*** Begin section ***
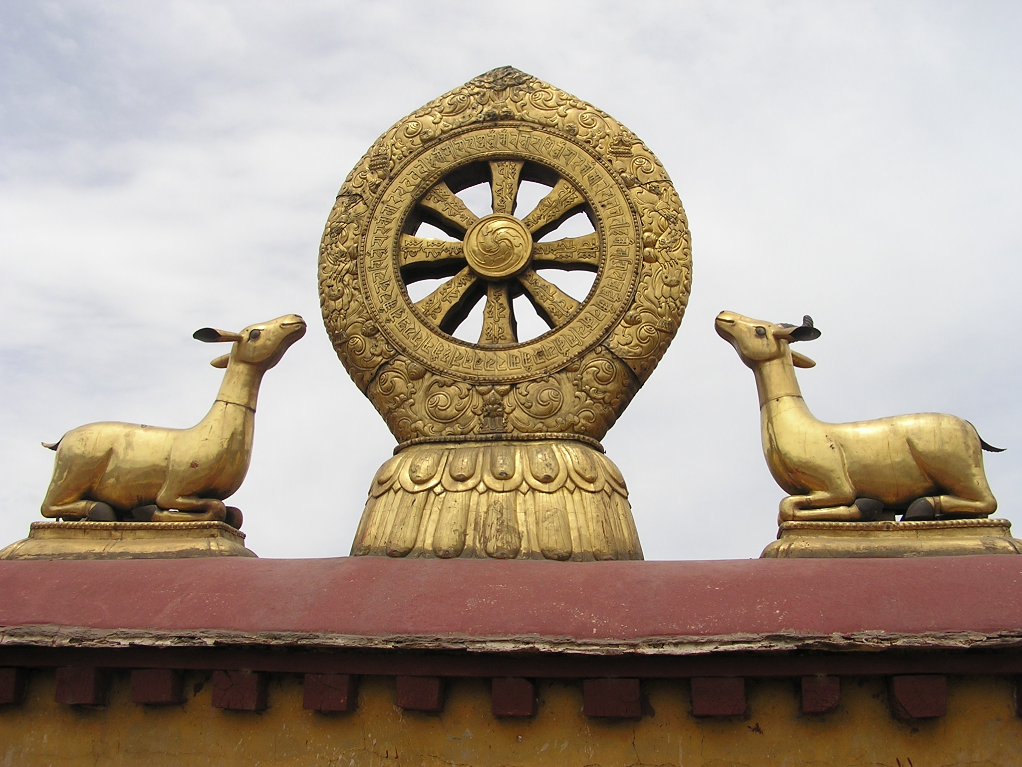 Jokhang Monastery 15.
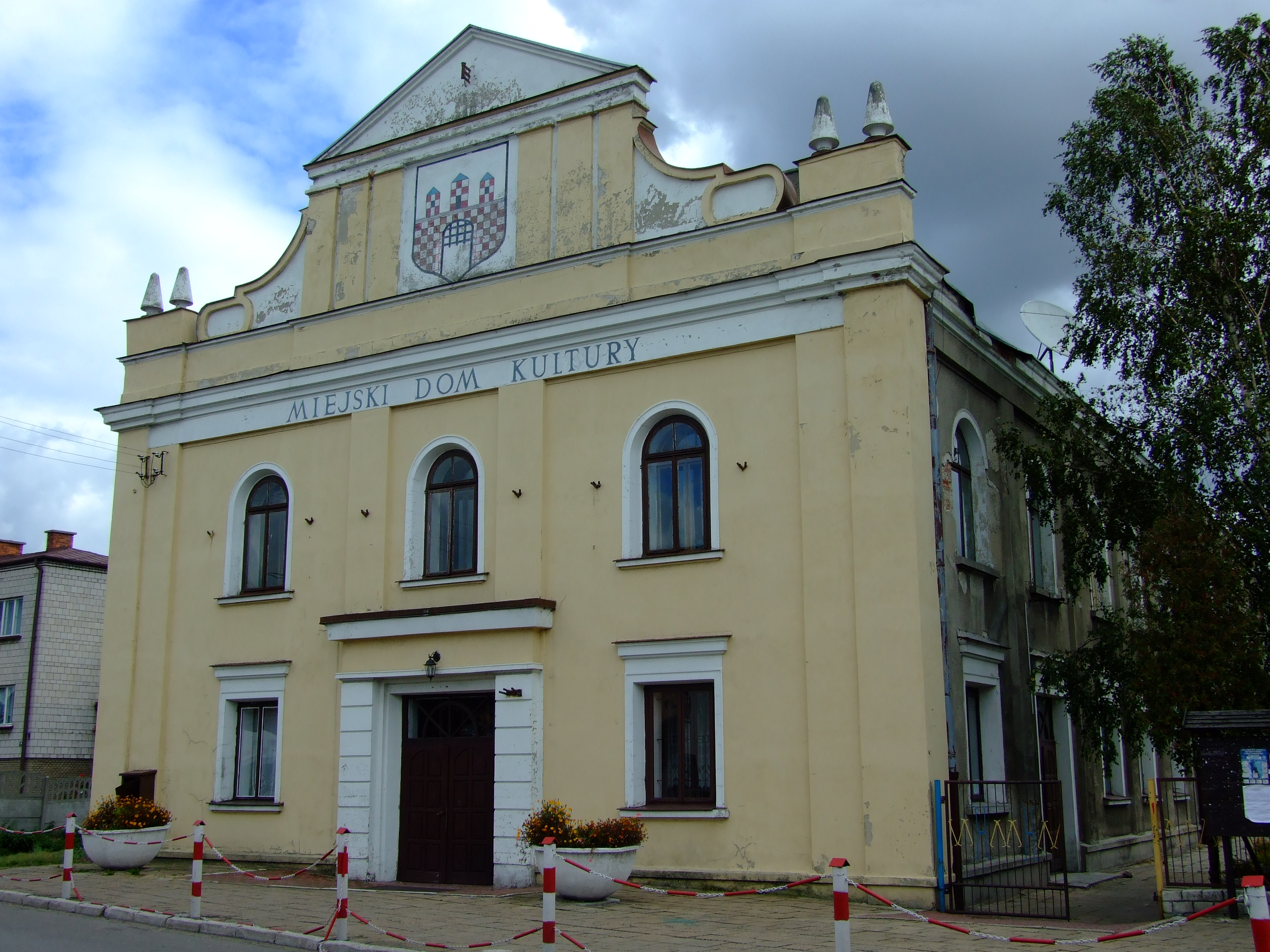 Kulturhaus in Żarki, früher Gebäude der Synagoge
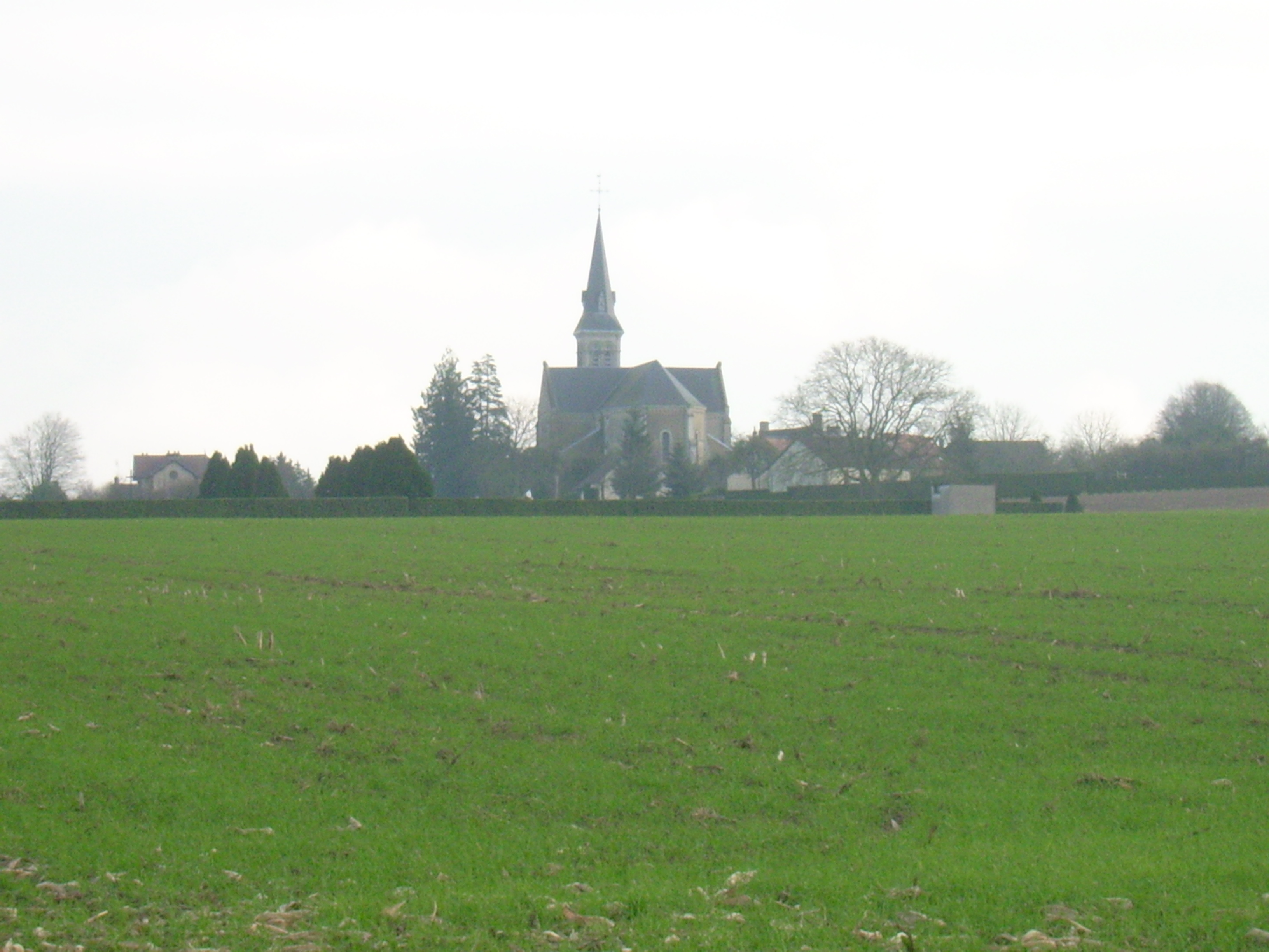 vue d'ensemble
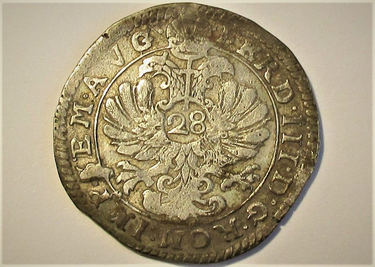 Oldenburger Silbergulden (28 Stüber), um 1640, Kalvelage 175a
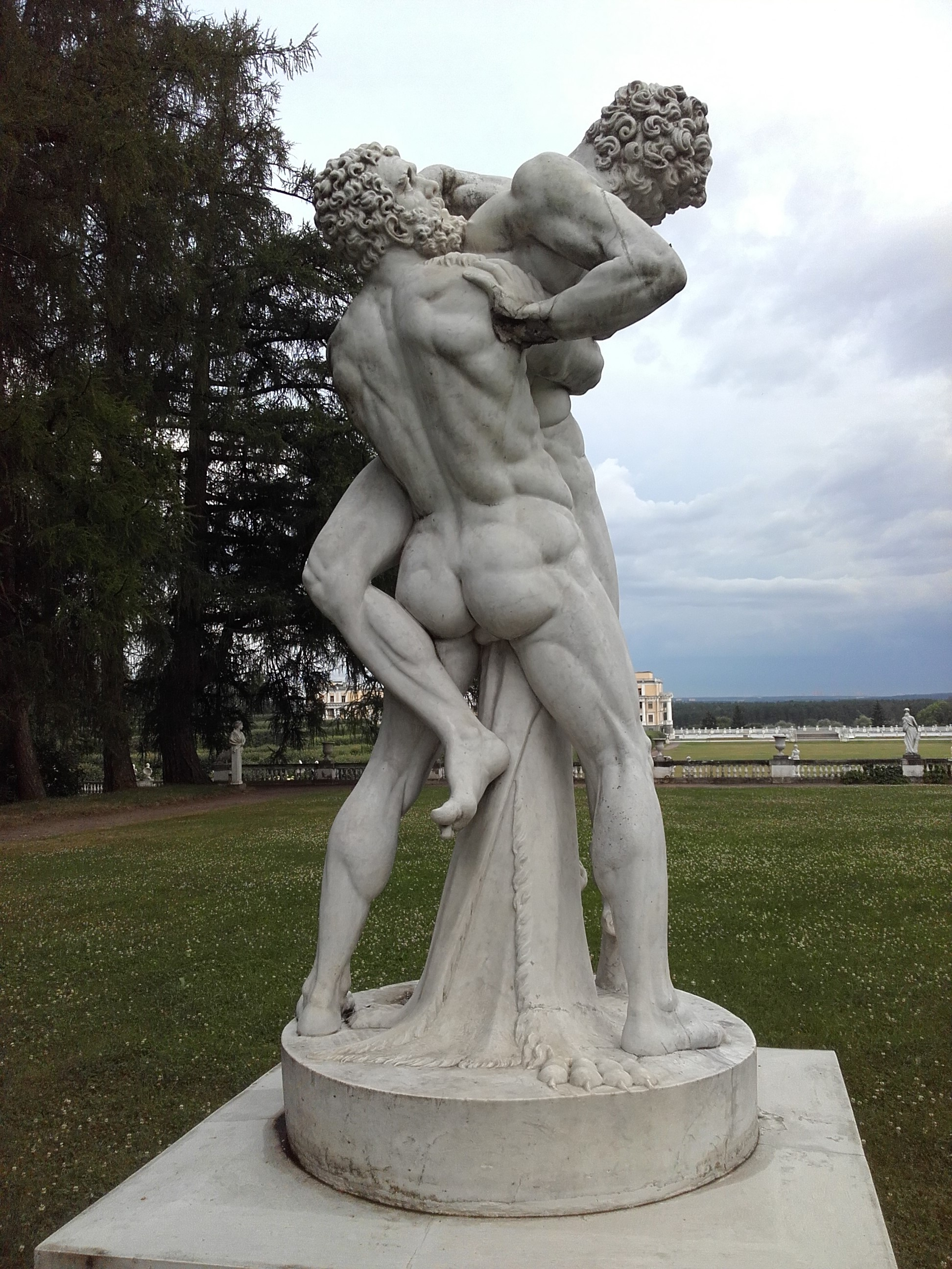 Геракл и Антей
*** End section ***
» Work to complete: Without including any pictures, please restate all the records exactly.

» Reply to the exercise:
 Jokhang Monastery 15.
 Kulturhaus in Żarki, früher Gebäude der Synagoge
 vue d'ensemble
 Oldenburger Silbergulden (28 Stüber), um 1640, Kalvelage 175a
 Геракл и Антей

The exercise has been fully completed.